I gave some to mine but....hes dead.


----------



## Numb in Ohio

My H was having 2 EA's..(could of been PA, but no proof of) one was off and on for all of our 9 year marriage, with his ex high school gf.

The second was an old "friend",, they were talking and texting for 4 months, would have been longer if I wouldn't of found out.

I found out in Aug. of last year.. stayed together to try to work through it, which it just keep eating at me..

We separated almost 5 months ago,both went to IC , just starting MC this Thursday.. I have a list of make or break questions. I have kept that "gut" feeling he was lying about a lot, and/or withholding info..

As long as your W is remorseful, and becomes an open book.. and your "gut" is content.. then I wish you all the best in R. Just be sure she or yourself are not rug sweeping.


----------



## NewM

lamaga said:


> Okay, Galway, buck up because I am going to speak truth to you.
> 
> Nineteen days of texting and there was no physical contact. And you are willing to lose your wife and your family over this?
> 
> STOP THAT. You are being silly. Now, others will come onto here and talk to you about how to monitor her for the rest of time so that this never happens again, and that's fine, but the fact is?
> 
> NOTHING HAPPENED. Get over it. Go hug her and be glad that she is still with you. This is as big a deal as you choose to make it. Husbands are dealing every day with wives dying, wives literally in their beds with other men, wives deciding they are gay...each and every one of them would trade places with you in a heartbeat.


She planed on having sex with him and would if she didn't get caught,so its not like nothing happened.
You can say same thing to someone whose wife had ONS with saying IT HAPPENED ONLY ONCE get over it,there are people whose wives had porn star sex with multiple men at the same time and each and every one of them would trade places with you in a heartbeat.

Its not about your boundary or peoples who had worse thing happen to them boundary,its about his boundary.

To OP I think you should find out why your wife wanted to cheat on you and fix those things.If you were affectionate and good husband to her dump her or she will just wait for another chance to cheat on you later if you don't.
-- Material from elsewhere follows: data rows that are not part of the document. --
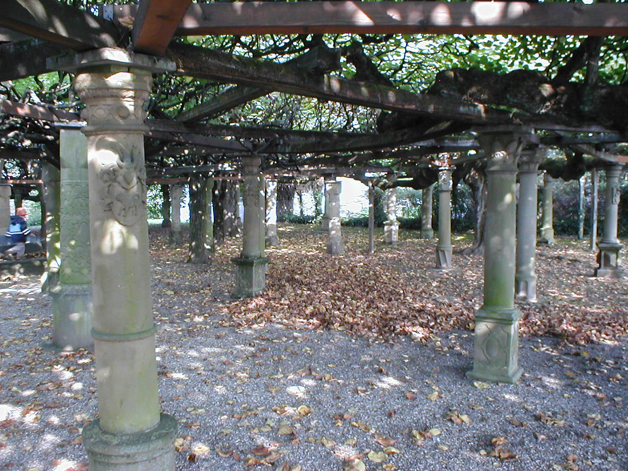 Lindenanlage in Neuenstadt am Kocher, bis 1945 Standort einer 1000-jährigen Linde, mit ca. 100 Sandsteinsäulen, die Bürger und Adlige vom 16. bis 18. Jhd. gestiftet haben.
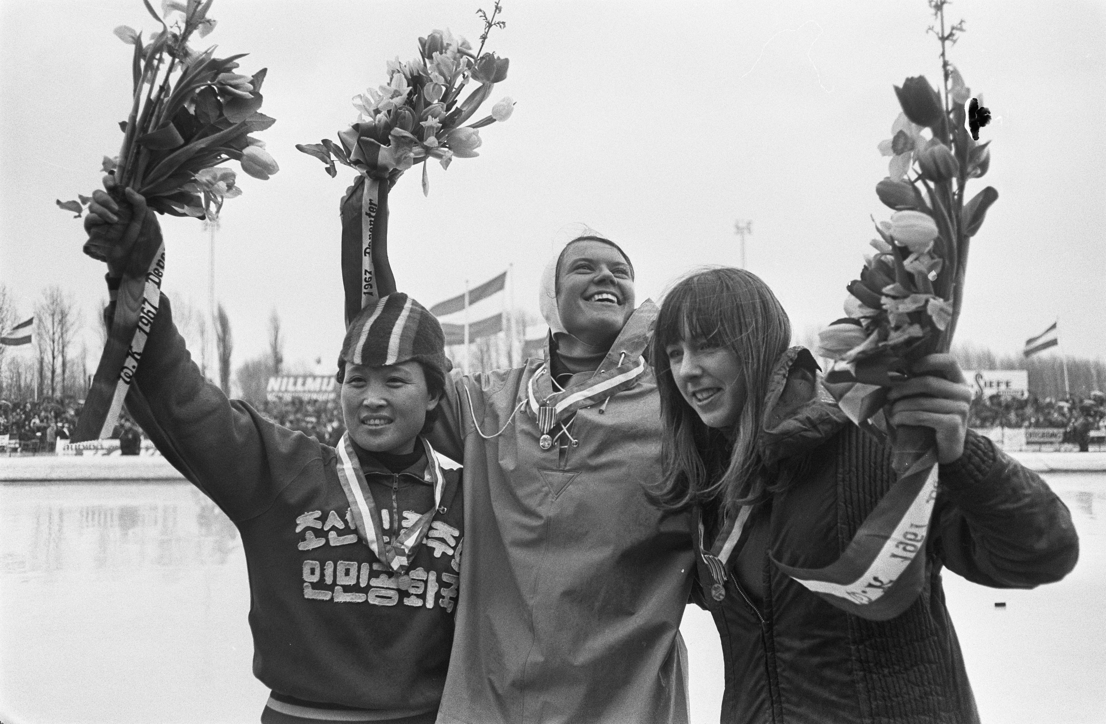 Collectie / Archief : Fotocollectie Anefo Reportage / Serie : [ onbekend ] Beschrijving : WK schaatsen te Deventer dames, huldiging 1500 meter midd Stien Kaiser , links Kim Song Soon en Diana Holum (3) Datum : 19 februari 1967 Locatie : Deventer Trefwoorden : SCHAATSEN, huldigingen, sport Persoonsnaam : Kaiser, Stien Fotograaf : Koch, Eric / Anefo Auteursrechthebbende : Nationaal Archief Materiaalsoort : Negatief (zwart/wit) Nummer archiefinventaris : bekijk toegang 2.24.01.05 Bestanddeelnummer : 920-0897
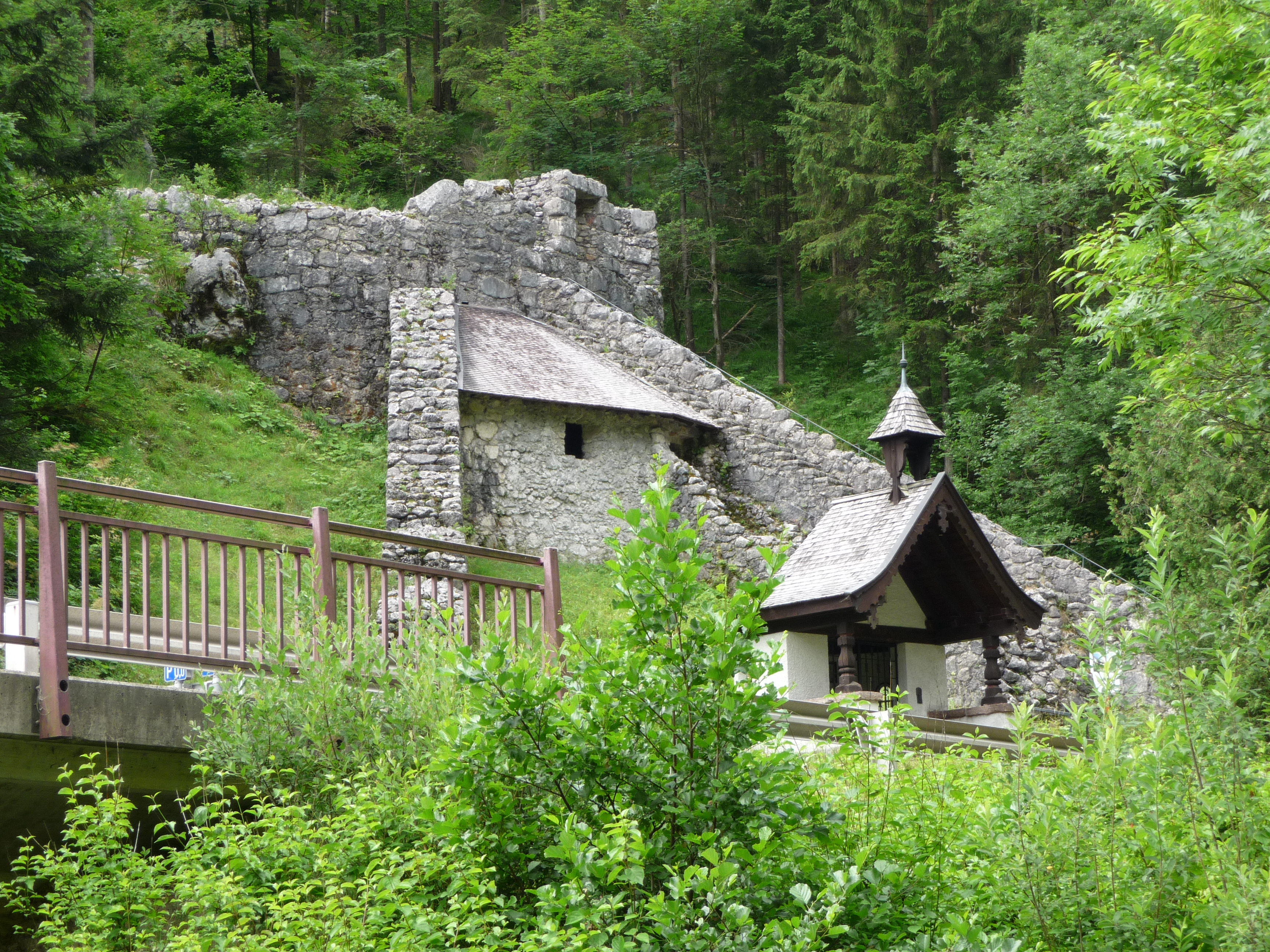 Ruine Festung Pass Strub
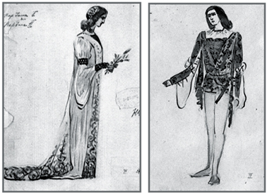 В. Бушина. Эскизы костюмов Франчески и Паоло к первой постановке. Большой театр. 1906
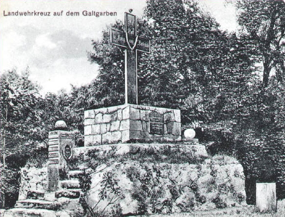 Gipfelkreuz auf dem Galtgarben
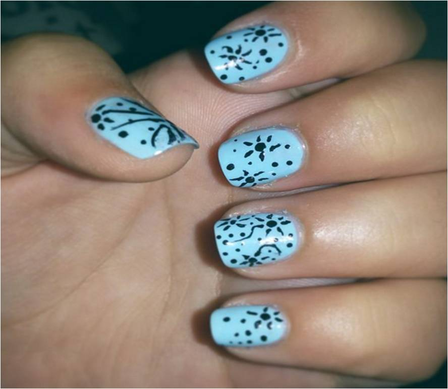 לק לציפורניים בגוון כחול כבסיס ומעליו ציורי פרחים

Also make sure there is no more contact between your wife and OM you shouldn't have to threaten OM to tell his wife if he doesn't stop contacting your wife,your wife should stop all contact with him if she wants to save her marriage and keep you.
I would give all messages he sent your wife to his wife,she needs to know,because he will probably do it again with someone else if not with your wife.


----------



## iheartlife

lamaga said:


> Nineteen days of texting and there was no physical contact.
> 
> NOTHING HAPPENED. Get over it. Go hug her and be glad that she is still with you. This is as big a deal as you choose to make it.
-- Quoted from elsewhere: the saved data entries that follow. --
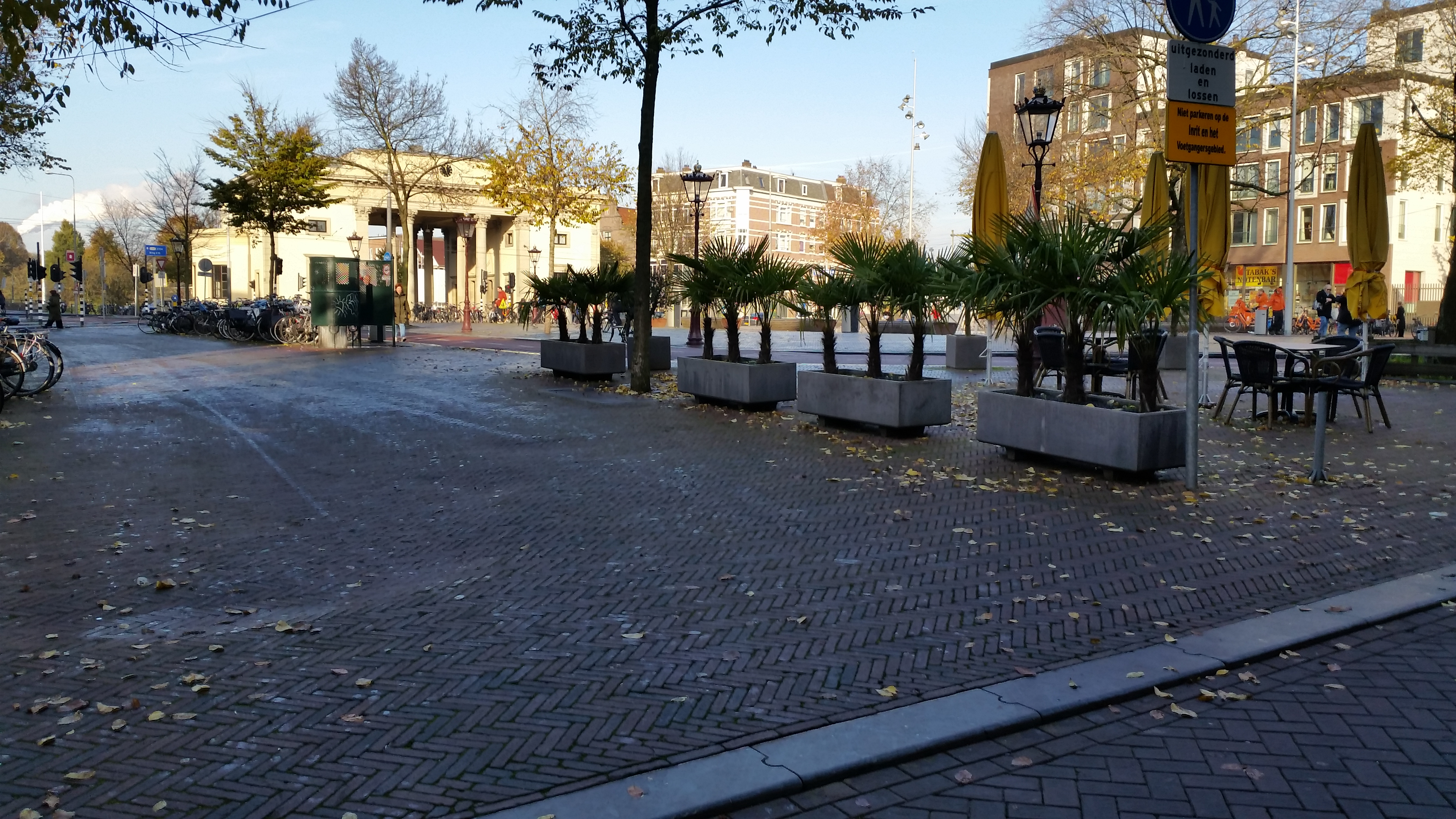 Impressies Haarlemmerplein, Amsterdam november 2019
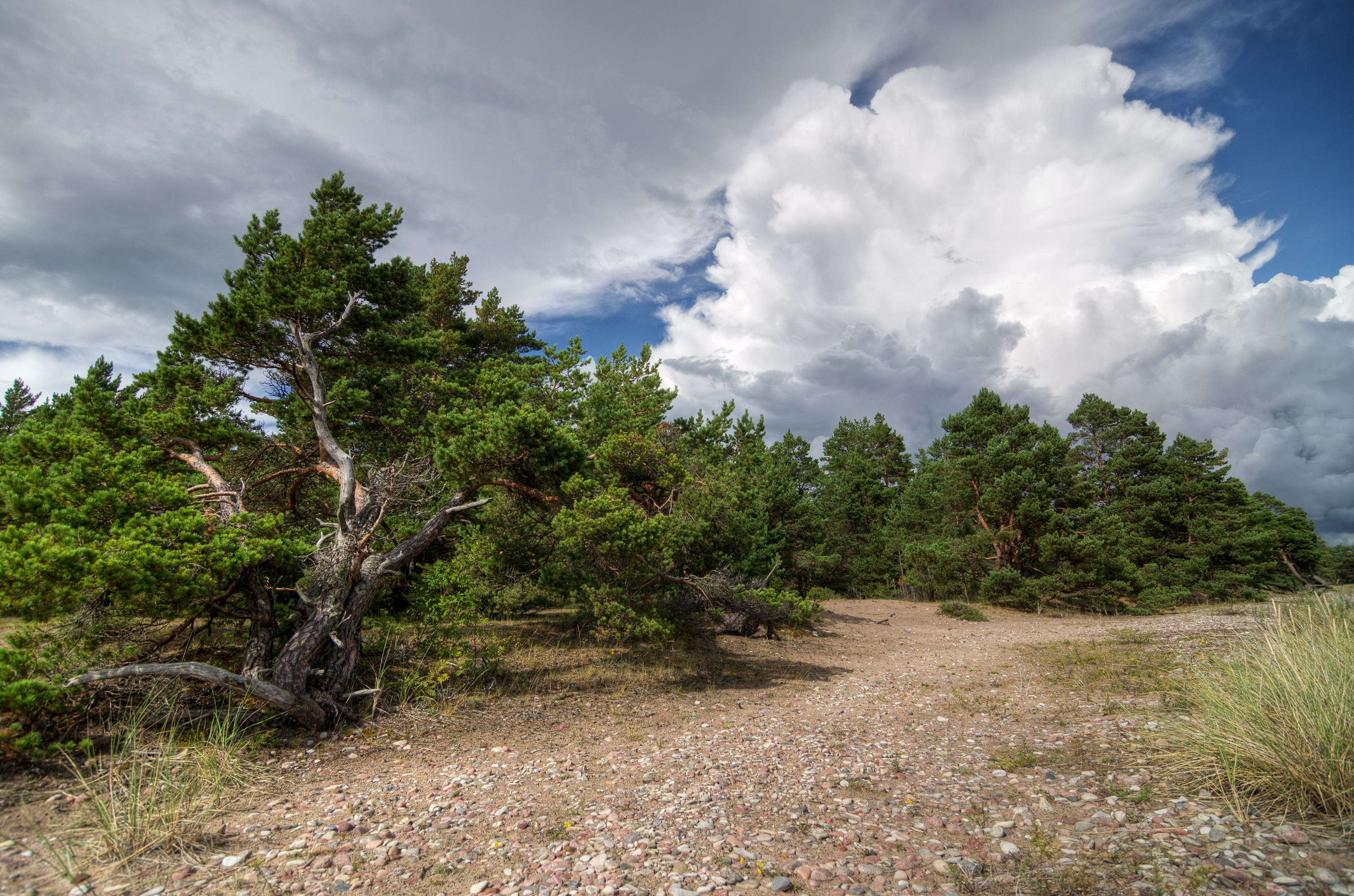 Rannamännid Järve luidete maastikukaitsealal
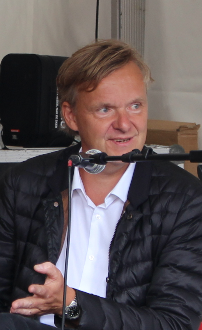 Poul Madsen, Folkemødet 2016 ved Ekstra Bladets stand under debat med Vincent Hendrick og Paula Larrain.
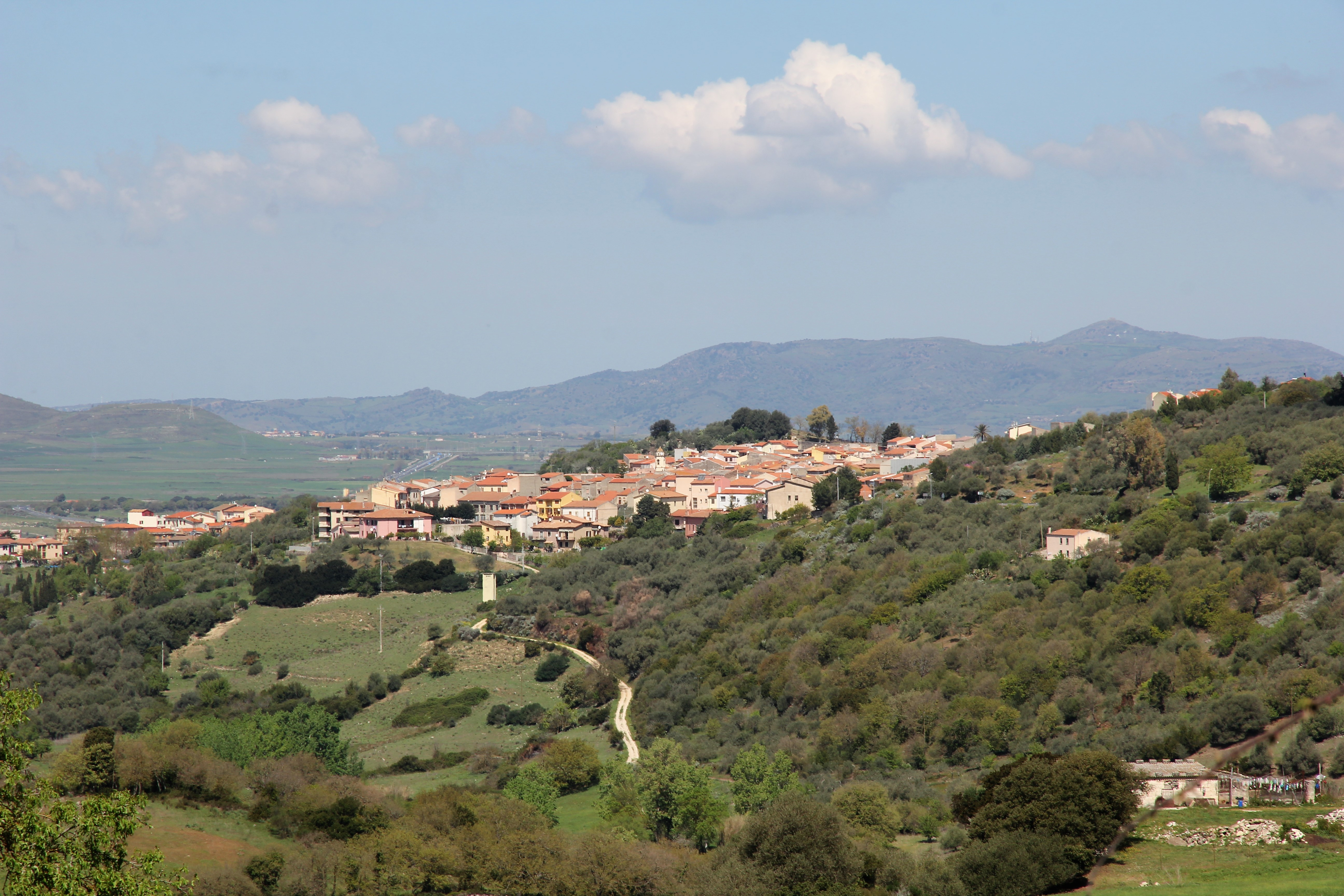 Siligo, panorama

 It was 19 days because he CAUGHT her at 19 days. That is why it was 19 days. Maybe you missed that one word, because it is the entire point to this story. Are we really going to pretend this wouldn't have gone on for 50 days? 150 days? Well maybe not the sexting part. That would get old, so they probably would have moved on to something that even lamaga wouldn't like after it continued that long UNDETECTED by Galway.

Presumably, in junior high, the stakes weren't quite so high with a little texting. In junior high, "relationships" (for those who had them, because for the rest of us, they were confined to looking at people across the room) lasted about...oh, 19 days. We're talking life partnership, and children. Let's not be so quick, and so glib, about this type of issue. Let junior high stay back there with junior high, agreed? 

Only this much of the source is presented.